In a paper, Loit et al. propose to build a distribution map of small deep infarcts in glioma surgery, and to analyze patients' cognitive outcome in relation to stroke occurrence.
They retrospectively studied a consecutive series of patients operated on for a diffuse glioma between June 2011and June 2017. Patients with lower-grade glioma were cognitively assessed, both before and 4 months after surgery. Areas of decreased apparent diffusion coefficient (ADC) on the immediate postoperative MRI were segmented. All images were registered in the MNI reference by ANTS algorithm, allowing to build a distribution map of the strokes. Stroke occurrence was correlated with the postoperative changes in semantic fluency score in the lower-grade glioma cohort.
One hundred fifteen patients were included. Areas of reduced ADC were observed in 27 out of 54 (50%) patients with a lower-grade glioma, and 25 out of 61 (41%) patients with a glioblastoma. Median volume was 1.6 cc. The distribution map revealed five clusters of deep strokes, corresponding respectively to callosal, prefrontal, insulo-opercular, parietal, and temporal tumor locations. No motor nor speech long-term deficits were caused by these strokes. Cognitive evaluations at 4 months showed that the presence of small infarcts correlated with a slight decrease of semantic fluency scores.
Deep small infarcts are commonly found after glioma surgery, but their actual impact in terms of patients' quality of life remains to be demonstrated. Further studies are needed to better evaluate the cognitive consequences-if any-for each of the described hotspots and to identify risk factors other than the surgery-induced damage of microvessels 1).
2017
In a retrospective study. Patients with grades II-IV supratentorial diffuse glioma, immunohistochemistry results of IDH1-R132H, and antiepileptic drug (AED) prescribed postoperatively were included. The primary outcome was seizure frequency over the first 12 postoperative months: Group A - postoperative seizure freedom; Group B - 1-11 seizures over 12months (less than one seizure per month); and Group C - greater than one seizure per month. Rates of IDH1-R132H mutation were compared between the three outcome groups in univariate and multivariate analyses. Subgroup analysis was performed in 64 patients with IDH1/2 pyrosequencing data.

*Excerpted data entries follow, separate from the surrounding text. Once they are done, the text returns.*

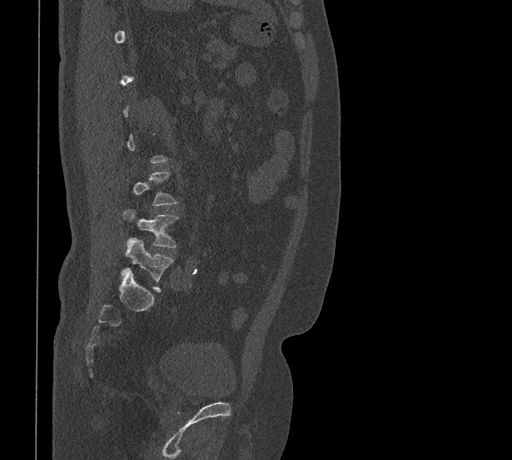

Spine CT · sagittal view · bone window · 512x460 px
Each box given as x1,y1,x2,y2.
A vertebra gets a box only on the slices from the first to the last where its cross-section is at least a third of its largest; on a slice outside that range it gets none.
| vertebra | x1 | y1 | x2 | y2 |
|---|---|---|---|---|
| L3 | 134 | 171 | 179 | 206 |
| L4 | 123 | 209 | 179 | 247 |
| L5 | 121 | 238 | 173 | 290 |

One hundred cases were included in the analysis: 30.0% grade II, 20.0% grade III, and 50.0% grade IV gliomas. Group B patients averaged 1 seizure over 12months, compared with 2 seizures per month in Group C. Isocitrate dehydrogense 1-R132H mutation was present in 29.3% (17/58) of Group A, 18.2% (14/22) of Group B, and 70.0% (14/20) of Group C patients (p=0.001). On multivariate analysis, after controlling for preoperative seizure, grade, and temporal tumor location, IDH1-R132H was associated with Group C when compared with both Group A (RR 4.75, p=0.032) and Group B (RR 9.70, p=0.012). In the subgroup with IDH1/2 molecular data, an IDH1/2 mutation was present in 64.7% (22/34) of Group A, 28.6% (4/14) of Group C, and 87.5% (14/16) of Group C patients (p=0.004).
In patients with supratentorial diffuse gliomas, IDH1-R132H mutations are associated with a more severe phenotype of postoperative epilepsy. These findings support further research into IDH mutations, and the potential for an antiepileptic therapeutic effect of their inhibitors, in patients with glioma-associated epilepsy 2).